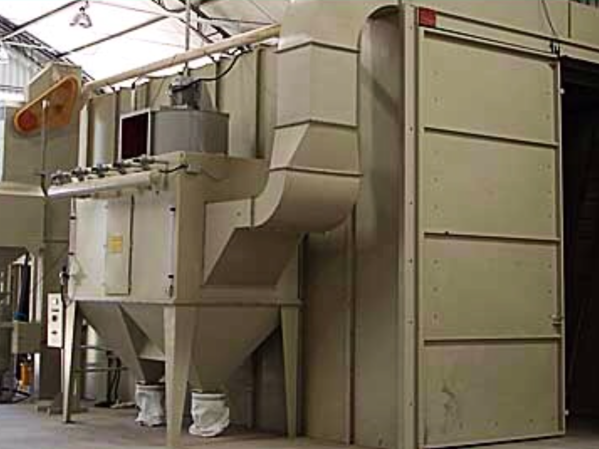 Coletor de Pó para a Cabine de Jateamento - Dimensionado para retirada do particulado gerado pelo processo de jateamento, através de ventiladores industriais modelo “Limit Load Classe II” movidos por motores de alto rendimento. A combinação de defletores para admissão e saída de ar garante excelente visibilidade operacional, bem como eliminam por sua forma construtiva o desperdício de abrasivo. O coletor de pó possuirá filtros de cartuchos com elementos em Celulose.
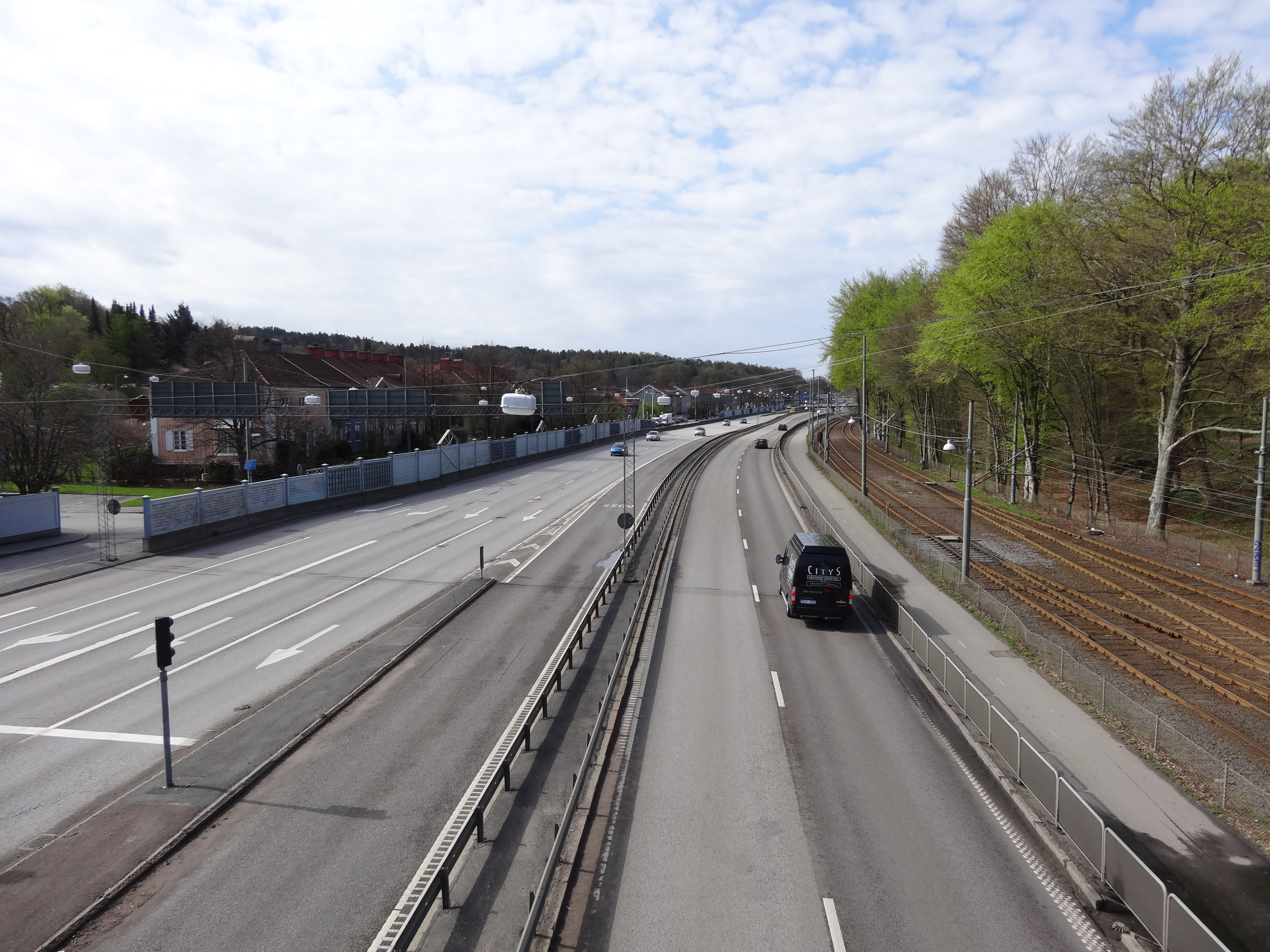 Dag Hammarskjöldsleden i Göteborg. Vy söderut från gångbron i höjd med Slottskogen.
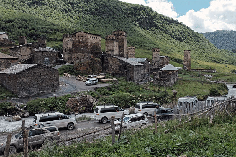 Blick auf den UNESCO-Welterbe-Ortsteil mit parkenden Fahrzeugen für Tagesausflügler von Mestia nach Ushguli.
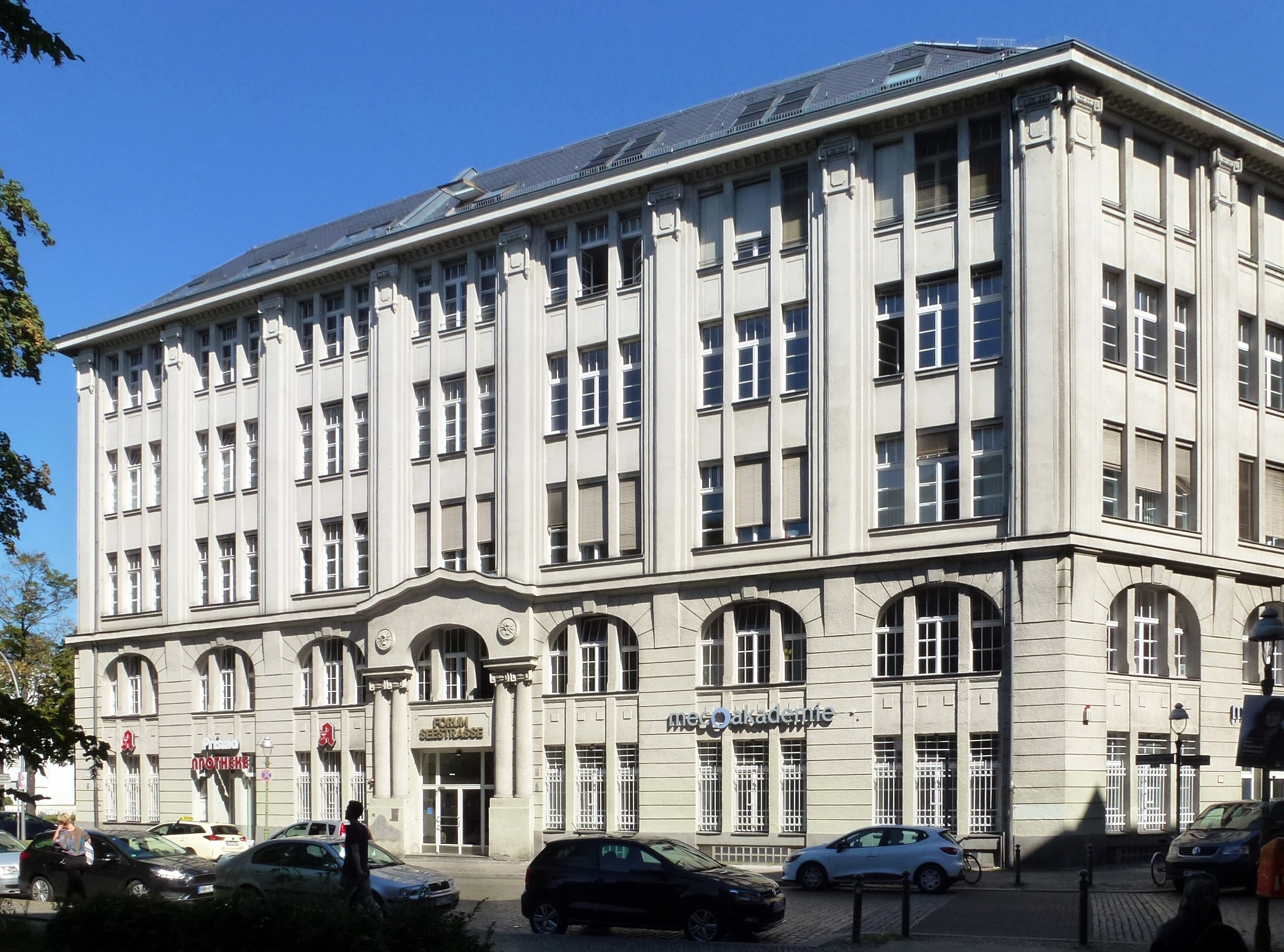 Berlin-Wedding Osram-Höfe Oudenarder Straße Verwaltung
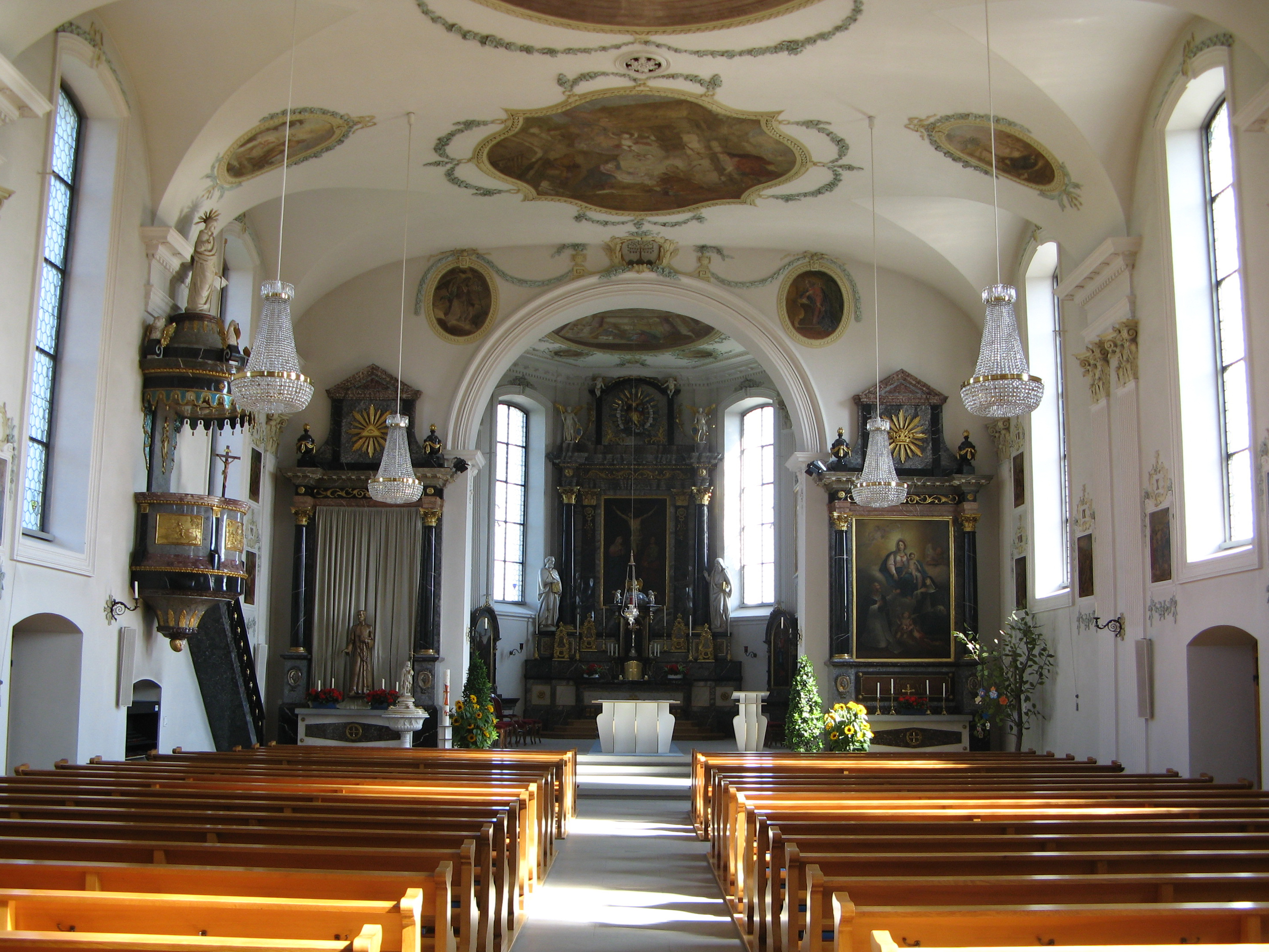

+++

→ **YOUR OBJECTIVE**
Put each line of the listing above into the copy exactly, dropping the pictures.

→ **SOLUTION FOR THIS TASK**
 Coletor de Pó para a Cabine de Jateamento - Dimensionado para retirada do particulado gerado pelo processo de jateamento, através de ventiladores industriais modelo “Limit Load Classe II” movidos por motores de alto rendimento. A combinação de defletores para admissão e saída de ar garante excelente visibilidade operacional, bem como eliminam por sua forma construtiva o desperdício de abrasivo. O coletor de pó possuirá filtros de cartuchos com elementos em Celulose.
 Dag Hammarskjöldsleden i Göteborg. Vy söderut från gångbron i höjd med Slottskogen.
 Blick auf den UNESCO-Welterbe-Ortsteil mit parkenden Fahrzeugen für Tagesausflügler von Mestia nach Ushguli.
 Berlin-Wedding Osram-Höfe Oudenarder Straße Verwaltung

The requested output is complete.